▼▼▼

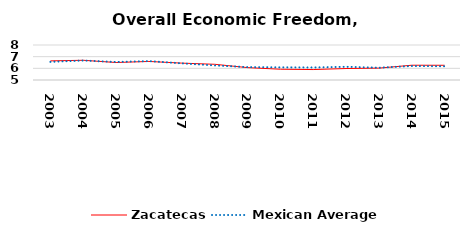
| Category | Zacatecas | Mexican Average  |
|---|---|---|
| 2003.0 | 6.64 | 6.552 |
| 2004.0 | 6.691 | 6.668 |
| 2005.0 | 6.498 | 6.546 |
| 2006.0 | 6.591 | 6.619 |
| 2007.0 | 6.446 | 6.428 |
| 2008.0 | 6.347 | 6.248 |
| 2009.0 | 6.062 | 6.106 |
| 2010.0 | 5.923 | 6.086 |
| 2011.0 | 5.896 | 6.074 |
| 2012.0 | 5.983 | 6.134 |
| 2013.0 | 6.017 | 6.054 |
| 2014.0 | 6.267 | 6.2 |
| 2015.0 | 6.263 | 6.174 |
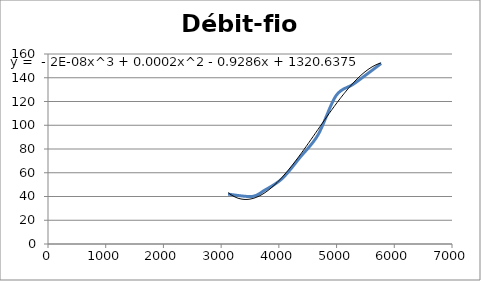
| Category | Débit-fioul |
|---|---|
| 3120.0 | 42 |
| 3536.0 | 40 |
| 3744.0 | 45 |
| 4056.0 | 55 |
| 4368.0 | 73 |
| 4680.0 | 92 |
| 4992.0 | 125 |
| 5304.0 | 135 |
| 5772.0 | 152 |
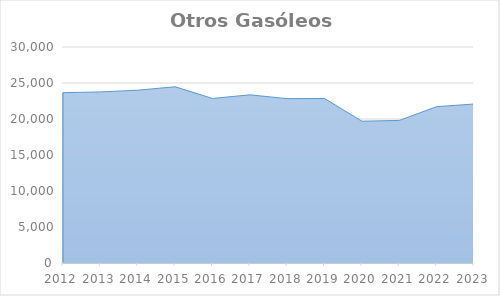
| Category | Otros Gasóleos |
|---|---|
| 2012.0 | 23655.098 |
| 2013.0 | 23759.561 |
| 2014.0 | 23998.256 |
| 2015.0 | 24477.329 |
| 2016.0 | 22853.852 |
| 2017.0 | 23356.296 |
| 2018.0 | 22827.504 |
| 2019.0 | 22851.346 |
| 2020.0 | 19692.742 |
| 2021.0 | 19803.856 |
| 2022.0 | 21713.007 |
| 2023.0 | 22082.314 |
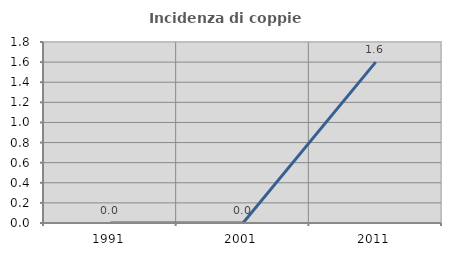
| Category | Incidenza di coppie miste |
|---|---|
| 1991.0 | 0 |
| 2001.0 | 0 |
| 2011.0 | 1.6 |
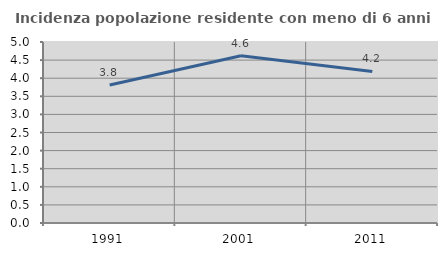
| Category | Incidenza popolazione residente con meno di 6 anni |
|---|---|
| 1991.0 | 3.813 |
| 2001.0 | 4.618 |
| 2011.0 | 4.186 |
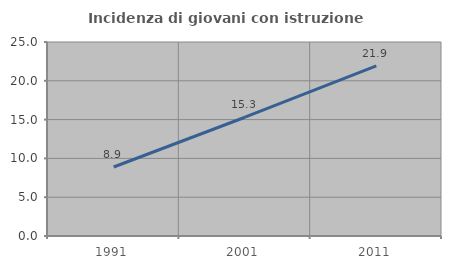
| Category | Incidenza di giovani con istruzione universitaria |
|---|---|
| 1991.0 | 8.889 |
| 2001.0 | 15.306 |
| 2011.0 | 21.918 |
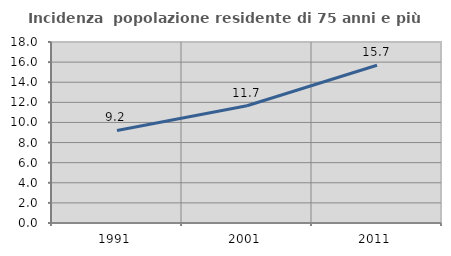
| Category | Incidenza  popolazione residente di 75 anni e più |
|---|---|
| 1991.0 | 9.208 |
| 2001.0 | 11.663 |
| 2011.0 | 15.689 |
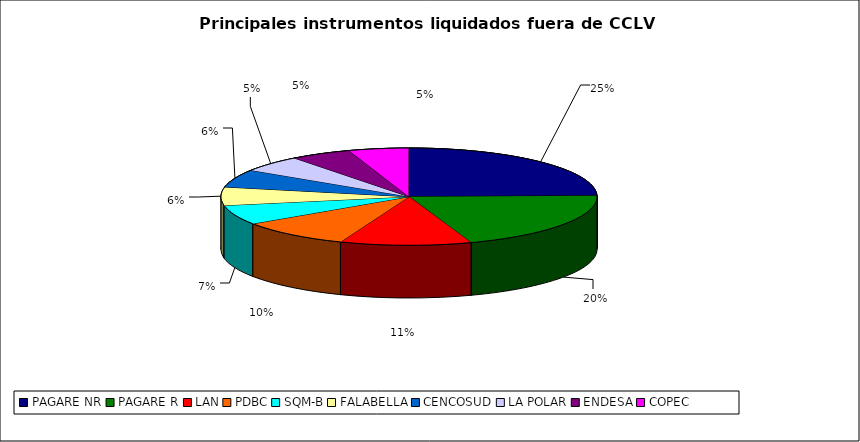
| Category | Series 0 |
|---|---|
| PAGARE NR | 1804 |
| PAGARE R | 1460 |
| LAN | 825 |
| PDBC | 706 |
| SQM-B | 477 |
| FALABELLA | 444 |
| CENCOSUD | 434 |
| LA POLAR | 398 |
| ENDESA | 383 |
| COPEC | 379 |
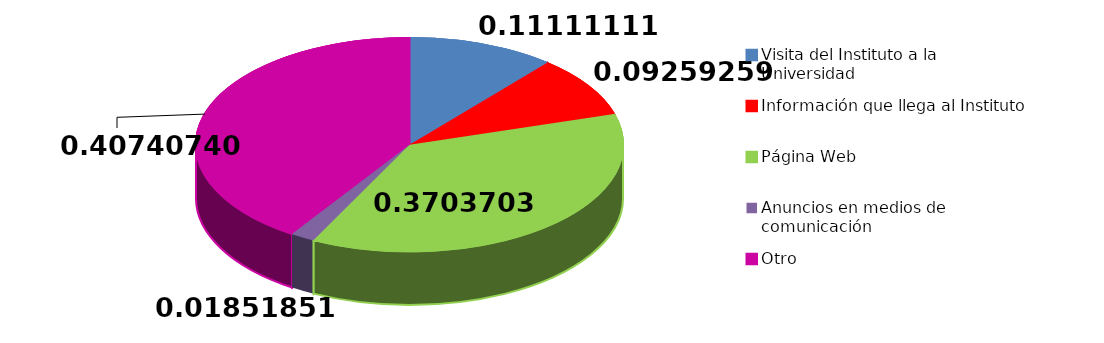
| Category | Sí | No |
|---|---|---|
| Visita del Instituto a la Universidad | 6 | 96 |
| Información que llega al Instituto | 5 | 97 |
| Página Web | 20 | 98 |
| Anuncios en medios de comunicación | 1 | 99 |
| Otro | 22 | 100 |
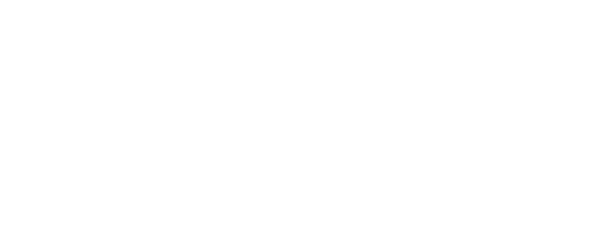
| Category | Total |
|---|---|
| Car | 7500 |
| Bonds | 11000 |
| Stocks | 15000 |
| Savings | 25000 |
| 401k | 55000 |
| House | 250000 |
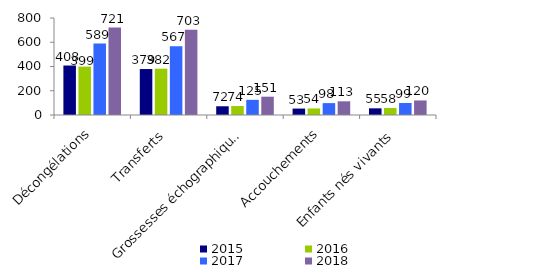
| Category | 2015 | 2016 | 2017 | 2018 |
|---|---|---|---|---|
| Décongélations | 408 | 399 | 589 | 721 |
| Transferts | 379 | 382 | 567 | 703 |
| Grossesses échographiques | 72 | 74 | 125 | 151 |
| Accouchements | 53 | 54 | 98 | 113 |
| Enfants nés vivants | 55 | 58 | 99 | 120 |
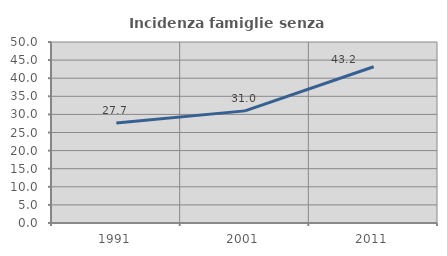
| Category | Incidenza famiglie senza nuclei |
|---|---|
| 1991.0 | 27.652 |
| 2001.0 | 30.973 |
| 2011.0 | 43.159 |
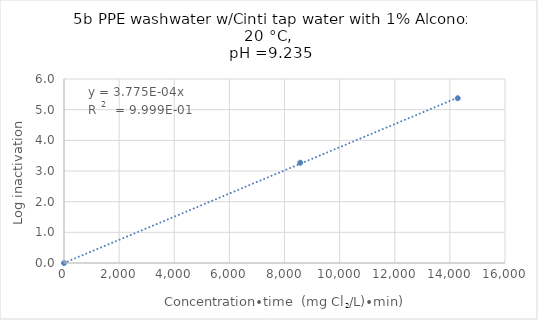
| Category | Series 0 |
|---|---|
| 0.0 | 0 |
| 8571.428571428572 | 3.27 |
| 14285.714285714286 | 5.373 |

▲▲▲

#### WHAT THIS TASK INVOLVES
Nothing but the lines from the one with "6.267 | 6.2 |" to the one with "2011.0 | 4.186 |" above, both included, should be transcribed, exactly and without pictures.

#### EXERCISE RESPONSE
| 2014.0 | 6.267 | 6.2 |
| 2015.0 | 6.263 | 6.174 |
| Category | Débit-fioul |
|---|---|
| 3120.0 | 42 |
| 3536.0 | 40 |
| 3744.0 | 45 |
| 4056.0 | 55 |
| 4368.0 | 73 |
| 4680.0 | 92 |
| 4992.0 | 125 |
| 5304.0 | 135 |
| 5772.0 | 152 |
| Category | Otros Gasóleos |
|---|---|
| 2012.0 | 23655.098 |
| 2013.0 | 23759.561 |
| 2014.0 | 23998.256 |
| 2015.0 | 24477.329 |
| 2016.0 | 22853.852 |
| 2017.0 | 23356.296 |
| 2018.0 | 22827.504 |
| 2019.0 | 22851.346 |
| 2020.0 | 19692.742 |
| 2021.0 | 19803.856 |
| 2022.0 | 21713.007 |
| 2023.0 | 22082.314 |
| Category | Incidenza di coppie miste |
|---|---|
| 1991.0 | 0 |
| 2001.0 | 0 |
| 2011.0 | 1.6 |
| Category | Incidenza popolazione residente con meno di 6 anni |
|---|---|
| 1991.0 | 3.813 |
| 2001.0 | 4.618 |
| 2011.0 | 4.186 |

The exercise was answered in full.